When doing cardio, instead of long sessions of steady-state cardio, try incorporating active rests between sets or high intensity sessions such as 30 second sprints (30 seconds on/30 seconds off) to kick up the intensity.
#7 – Eating Too Few Calories
Food is fuel, not the enemy. So many people make the mistake of cutting calories too low when trying to get in shape. Sure, you can cut calories and lose weight, but without adequate fuel you’ll be hard pressed to build muscle. It’s the muscle that raises your metabolism.
Constant restriction creates a vicious cycle as the metabolism slows down to preserve the energy it’s not getting from food. This will further stall weight loss and can lead to pounds creeping back on, in turn causing many people to up their cardio and calorie restriction even more.
Determine the calories you need, taking into consideration your activity level, (including exercise) and keep a food log to stay on track. It only takes a slight calorie deficit of 250 calories a day and 250 calories burned with exercise to lose up to 3500 calories or 1 lb. a week.
#8 – Too Many Cheat Meals
A dangling carrot can certainly be great motivation for your workouts, but when that “carrot” becomes the occasional cinnamon roll, alcoholic beverage or seven-layer chocolate cake, it’s a potential slippery slope.
An indulgence for a special occasion is certainly okay, and even encouraged to maintain sanity. Having a bite of something sinful every now and then won’t reverse all of the good you’ve done but be cautious of a weekly cheat meal. The cleaner the fuel (food) in your body, the leaner you’ll be. If you notice your body fat is starting to creep up, get real about managing those cheat meals.
#9 – Stress and Hormones
At times of stress it’s not uncommon for people to turn to food. Whether it’s eating to fill an emotional void or eating on the run because there never seems to be enough time in the day; a stressed-out lifestyle can lead to weight gain and hinder your workouts.

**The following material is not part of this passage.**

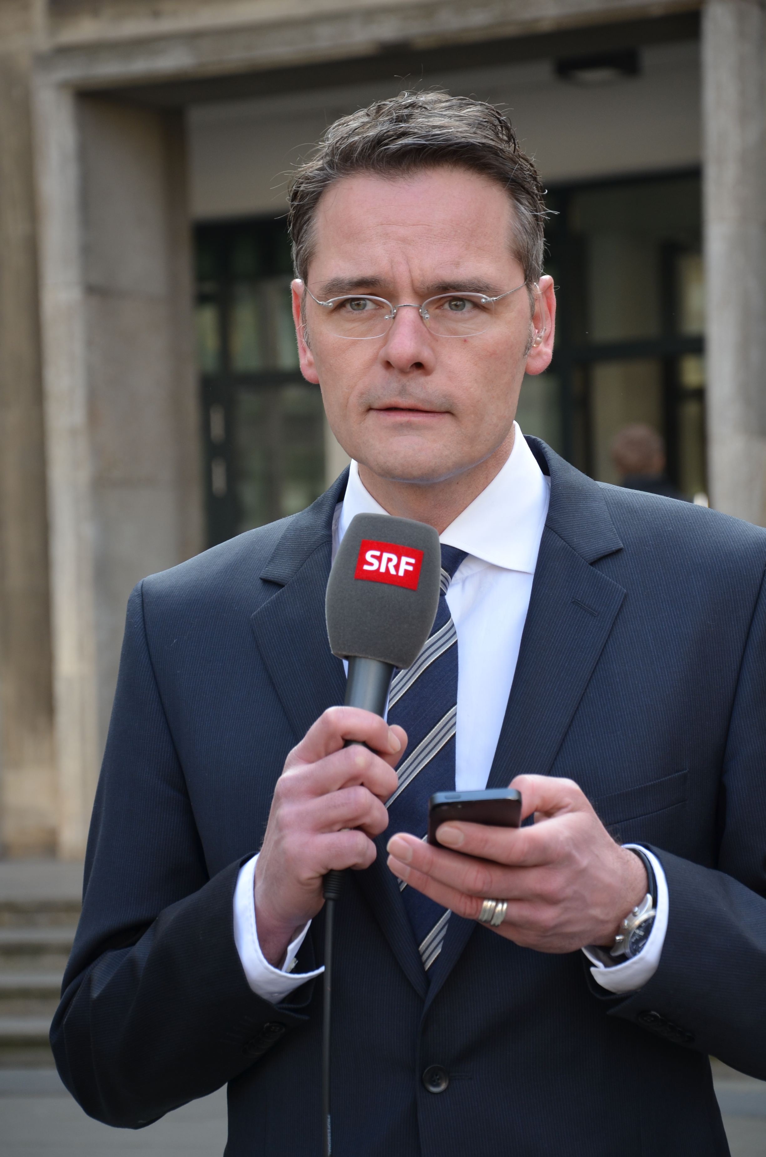 Stefan Reinhart, Deutschland-Korrespondent Chefredaktion TV für das Schweizer Radio und Fernsehen (SFR), hier vor dem Landgericht Hannover am Tag des Freispruches des deutschen Bundespräsidenten a.D. Christian Wulff und des Filmproduzenten David Groenewold ...

Cortisol is often referred to as the stress hormone because it is secreted in excess during times of stress. In small amounts, cortisol plays an important role in regulating blood pressure, blood sugar, the immune system, and even pain. If you are constantly stressed, your body pumps out insulin to convert glucose to quick energy as a fight or flight response. A constant demand for insulin can lead to insulin resistance, increased appetite and weight gain.
Chronically elevated cortisol can lead to heart disease and a suppressed immune system as well. The cortisol response to inflammation will help reduce it unless it stays high for too long. Elevated levels increase your risk of cancer and autoimmune diseases. They also constrict your blood vessels, increasing blood pressure, creating the ideal environment for a heart attack or stroke.
Not everyone is affected by stress and cortisol in the same way. Some handle it well, while others fall apart at the seams. If your workouts seem less productive and you often combat cravings, consider finding methods to reduce stress in your life.
#10 – Lack of Consistency
All too often people start an exercise program with the best of intentions, scheduling themselves up to 5 days a week. Don’t set yourself up for failure right out of the gate.
Before engaging in a regular workout routine, determine a realistic number of days that you will be able to commit to without fail. Consistency is paramount to your fitness success. Catching a workout every now and then is good for your overall health, but for those looking to make noticeable change, it’s going to take a regular routine and solid commitment.
If you can only go 3 days a week, be sure to hit every muscle group within those 3 days with enough intensity. Stay active the other days. Any amount of exercise is always encouraged, but it’s those who reframe their thinking to “training” and not just a workout who typically achieve greater success.